Sweet and Sour Miami Ribs

Don’t let the grill marks in this photo scare the winter socks off of you!  I know barbecue season is a distant memory for some of us but this recipe is perfect for under the broiler cooking as well.  

Miami ribs are a delicious and very easy-to cook-cousin of the large and hearty beef rib.  Actually, they are short ribs cut crosswise into thin strips making them the ideal cut for quick cooking.  Miami ribs are also knows as Korean short ribs or Kalbi or even flanken-style rib. They are best marinated for a long time but cooked for a short time.  They stand up well to overcooking and are, of course, delicious when cooked rare.  I also think they have just the right amount of fat without being overly greasy.  They are an all around a great choice for make ahead reheating or eating straight off the grill or out of the oven.

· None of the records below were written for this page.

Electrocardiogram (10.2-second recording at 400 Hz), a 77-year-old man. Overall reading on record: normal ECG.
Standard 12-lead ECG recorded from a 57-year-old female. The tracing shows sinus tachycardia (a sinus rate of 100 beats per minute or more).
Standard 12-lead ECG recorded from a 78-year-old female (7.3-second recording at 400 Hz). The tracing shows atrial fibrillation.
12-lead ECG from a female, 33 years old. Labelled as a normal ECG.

I love using silan or date syrup in this recipe.  You can find silan at any store that sells Middle Eastern products.  It gives the perfect tanginess with a great depth of flavour.  If you can’t find it, honey will do the trick or even maple syrup.

You can serve the ribs as is, on the strip, or if you want, serve them as an appetizer by cutting in between each bone when they come off the grill and laying them out as finger food.

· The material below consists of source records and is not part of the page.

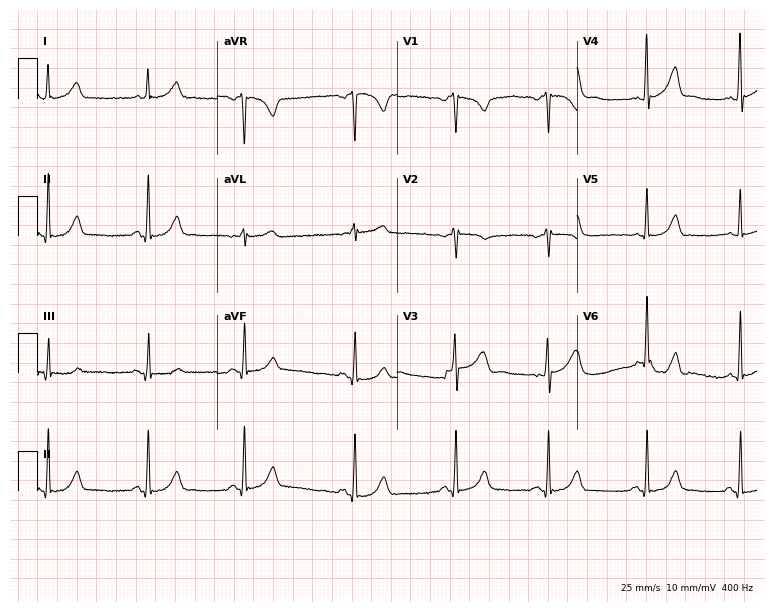
ECG (7.3-second recording at 400 Hz) — a woman, 40 years old. Screened for six findings — first-degree AV block, right bundle branch block (RBBB), left bundle branch block (LBBB), sinus bradycardia, atrial fibrillation (AF), sinus tachycardia — none is recorded.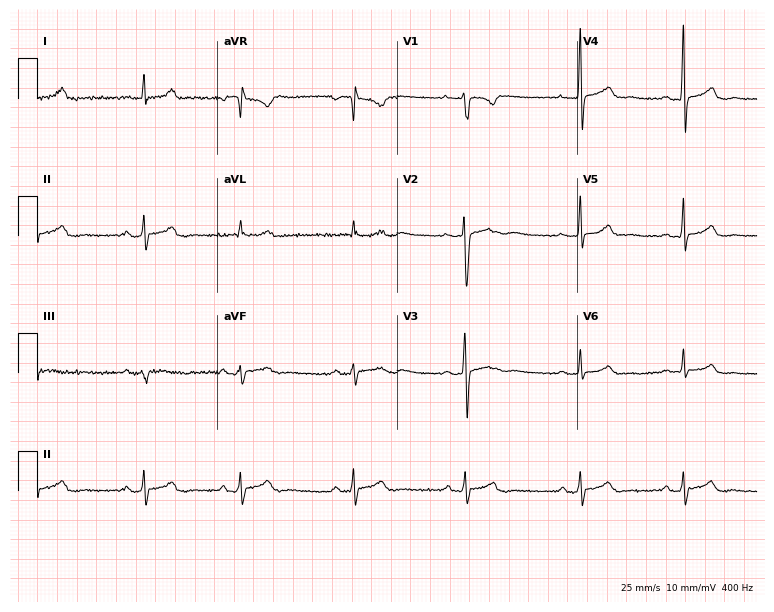
Resting 12-lead electrocardiogram (7.3-second recording at 400 Hz). Patient: a female, 20 years old. None of these six findings is recorded: first-degree AV block, right bundle branch block, left bundle branch block, sinus bradycardia, atrial fibrillation, sinus tachycardia.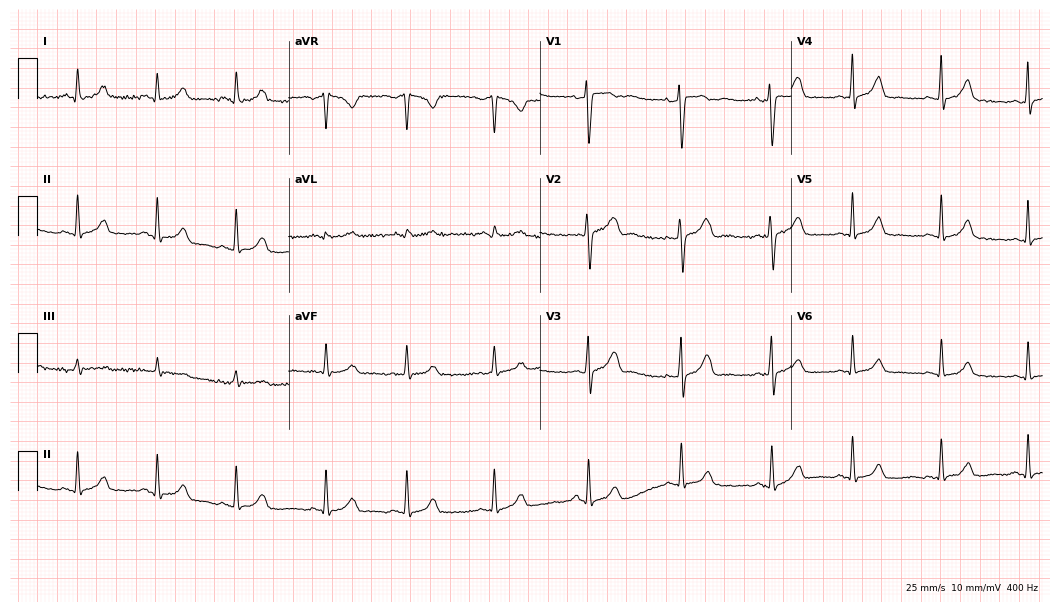
Standard 12-lead ECG recorded from a female, 20 years old (10.2-second recording at 400 Hz). Read as a normal ECG.

If you want to reheat them after you cook them, place the cooked ribs immediately in a covered dish and warm them up back up in the oven later on.  Covering them while hot will steam them a bit – locking in the moisture.

Enjoy my friends!!! 

Sweet and Sour Miami Ribs

Servings 6

Ingredients
  

  • ½ onion
  • 1 large clove garlic, peeled
  • 1 ½ Tbs. toasted sesame seeds
  • 3 tbsp. date syrup (silan)
  • ½ tsp. black pepper
  • ⅓ cup low sodium tamari or soy sauce
  • ⅓ cup Asian sesame oil
  • 3 Tbs. mirin (Japanese cooking wine)
  • 3 lbs. Miami ribs (12 ribs)

Instructions
 

  • In a blender or food processor puree all the ingredients (not the ribs) until smooth.
  • Reserve ½ cup of marinade for brushing on the hot ribs as they come off the grill.
  • In a large zip lock bag or marinating container, mix meat with marinade.  Allow to marinate at least 3 hours to overnight, turn the meat occasionally.
  • To cook, heat grill or large fry pan to med high heat.  Cook on the first side for 3 minutes, flip, brush with some reserved marinate and repeat on the second side.  Brush the second side as the ribs come off the grill.  If you have any leftover uncooked marinade (from the ½ cup) drizzle it over the ribs before serving.

Notes

Do Ahead Tip:  You can bbq the ribs ahead of time, undercook each side by 1 minute.  Do not brush the reserved marinade on as you are grilling. 
Remove from the grill and place the ribs in a baking dish, cover.  
Refrigerate if you are doing this step longer than 2 hours.  Bring to room temp 1 hour before reheating.   
When it is time to reheat the ribs, set the oven to 400˚F, drizzle the reserved marinade over and under the ribs, cover the dish and reheat until hot, about 15-20 minutes.